Data processing logistics

IBM System/370 Model 145 By jovike (cc) (from Flickr)
IBM System/370 Model 145 By jovike (cc) (from Flickr)

Chuck Hollis wrote a great post on “information logistics” as a new paradigm for IT centers to have to consider as they deploy applications around the globe and into the cloud.  The problem is that there’s lot’s of data to move around in order to make all this work.

Supercomputing’s Solution

Big data/super computing groups have been thinking about this problem for a long time and have some solutions that might help but it all harken’s back to batch processing and JCL (job control language) of the last century.  In my comment to Chuck’s post I mentioned the University of Wisconsin’s Condor(r) Project which can be used to schedule data transmission and data processing across distributed server nodes in a network, but there are others namely the Globus ToolKit 4 (GT4)  which creates a data grid to support collaborative research on PB of data currently being used by CERN for LHC data, EU for their data grid and others.  We have discussed Condor in our Free Cloud Storage and Cloud Computing post and GT4 in our 15PB a year created by CERN post.

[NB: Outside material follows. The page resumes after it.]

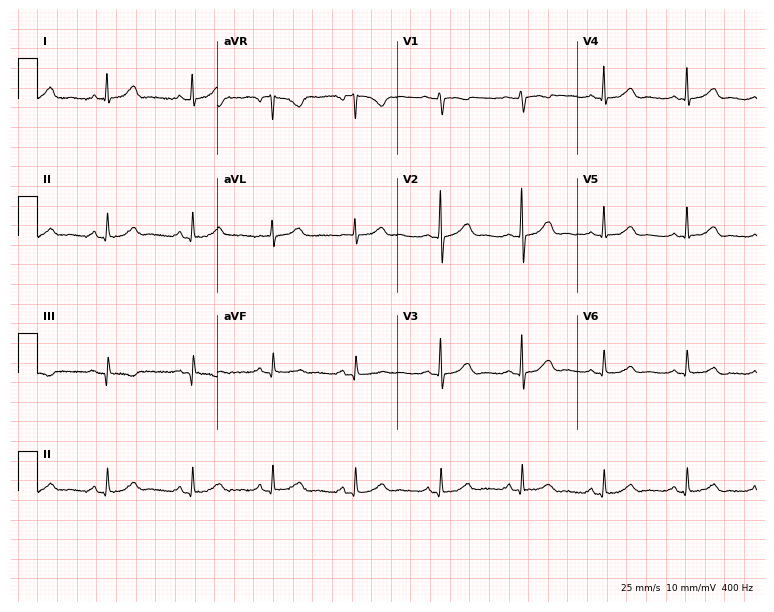
ECG (7.3-second recording at 400 Hz) — a female, 42 years old. Labelled as a normal ECG.

These super computing projects were designed to move data around so that analysis could be done locally with results shared within the community.  However, at least with GT4, they replicate data at a number of nodes, which may not be storage efficient but does provide quicker access for data analysis.  In CERN, there are a hierarchy of nodes which participate in a GT4 data grid and the data is replicated between tiers and within peer nodes just to have better access to it.

In olden days, …

With JCL someone would code up a sequence of batch steps, each of which could be conditional on previous steps that would manipulate data into some transient and at the end, final form.  Sometimes JCL would invoke another job (set of JCL) for a follow on step if everything in this job worked as planned.  The JCL would wait in a queue until the data and execution resources were available for it.

This could mean mounting removable media, creating disk storage “datasets”, or waiting until other jobs were down with datasets being needed, jobs would execute in a priority sequence, and scheduling options could include using different hosts (servers) that would coordinate to provide job execution services.   For all I know, z/OS still supports JCL for batch processing, but it’s been a long time since I have used JCL.

Cloud computing and storage services

Where does that bring us for today. Cloud computing and Cloud storage are bringing this execution paradigm back into vogue. But instead of batch jobs, we are talking about virtual machines, or web applications or anything else that can be packaged up and run generically on anybody’s hardware and storage.

The only problem is that there are only application specific ways to control these execution activities.  I am thinking here of web services that hand off web handling to any web server that happens to have cycles to support it.  Similarly, database machines seem capable of handing off queries to any database server that has idle ergs to process with.  There are myriad others like this but they all seem specific to one application domain.  Nothing exists that is generic or can cross many application domains.

That’s where something like Condor, GT4 or god forbid, JCL can make some sense.  In essence, all of these approaches are application independent.  By doing so, they can be used for any number of applications to take advantage of cloud computing and cloud storage services.

Just had to get this out.  Chuck’s post had me thinking about JCL again and there had to be another solution.